File enconding and conversion

Fundix · May 29, 2013, 8:48am

Hi

am not a specialist about file encoding.
On an AIX 5.2.0.0, I need to check files encoding and convert somes of them to UTF-8.

I've used the following command and i think it said to me that all files are encoded using ISO8859-1

%locale charmap
ISO8859-1

I've also used iconv command that way :

iconv -f ISO8859-1 -t UTF-8 test.txt > test2.txt

Is there any command to check that test.txt is in ISO8859-1and test2.txt in UTF-8 ?

Thank You

MichaelFelt · May 29, 2013, 11:55am

The procedure looks correct. However, I do not know of any verification process.

Don_Cragun · May 29, 2013, 3:15pm

The command locale charmap is telling you (by convention) that the character mapping defining the characters in your current locale is related to ISO standard 8859-1. It says absolutely nothing about what codeset was used to encode text found in any particular file.

If a file only contains ASCII text, the ISO8859-1 and the UTF-8 encoding will be identical. If there are characters in a file with the high order bit set on one or more bytes, there are various heuristics you could try to use to determine if a given file was encoded using a particular codeset, but heuristics that could distinguish between various ISO 8859-* standard encodings would require more knowledge than just the contents of the file. Even determining that a file was encoded using UTF-8 would be impossible unless you know that the file only contains text (i.e., no binary data such as an integer or floating point value has been written into the file without converting it to text first).

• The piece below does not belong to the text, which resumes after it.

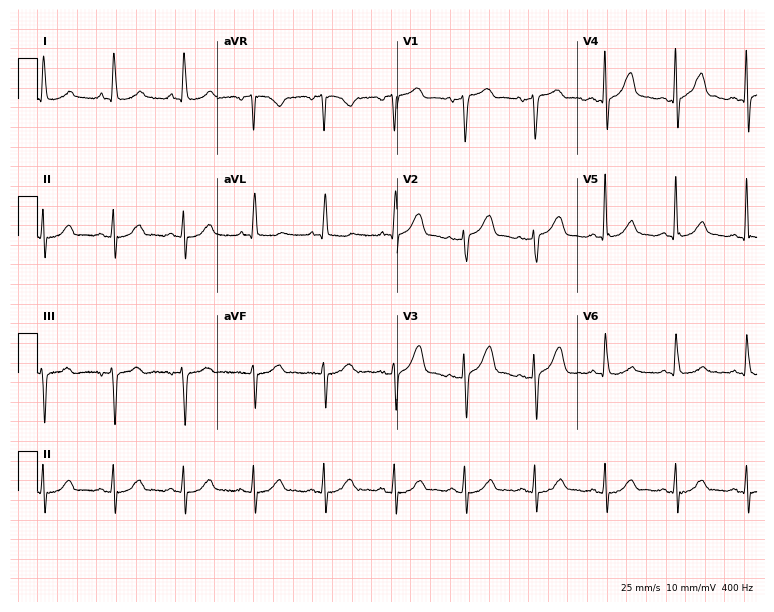
Standard 12-lead ECG recorded from a 74-year-old female. None of these six findings is recorded: first-degree AV block, right bundle branch block (RBBB), left bundle branch block (LBBB), sinus bradycardia, atrial fibrillation (AF), sinus tachycardia. Only these six findings were labelled.

The only way to use iconv to reliably convert a file from one codeset to another is to know (independently) what codeset was used when the file was created and what transformations have occurred to that file since then. If the file being converted contains some binary values and some text, you will have to know where the binary data is and just convert the text surrounding the binary data. (You can't do this with iconv, but you could use something like dd to extract the text and binary data into separate files, use iconv to convert the text files, and then create the converted output by putting the converted text files and the binary files back together. Of course, converting from 8859-* to or from UTF-8 can also significantly change the number of bytes needed to represent a string of text. If the data in the file contained binary data specifying the length of some of the text in the file, you would have to also be aware of that and modify the binary portions of the file as well as you reconstruct the output file.)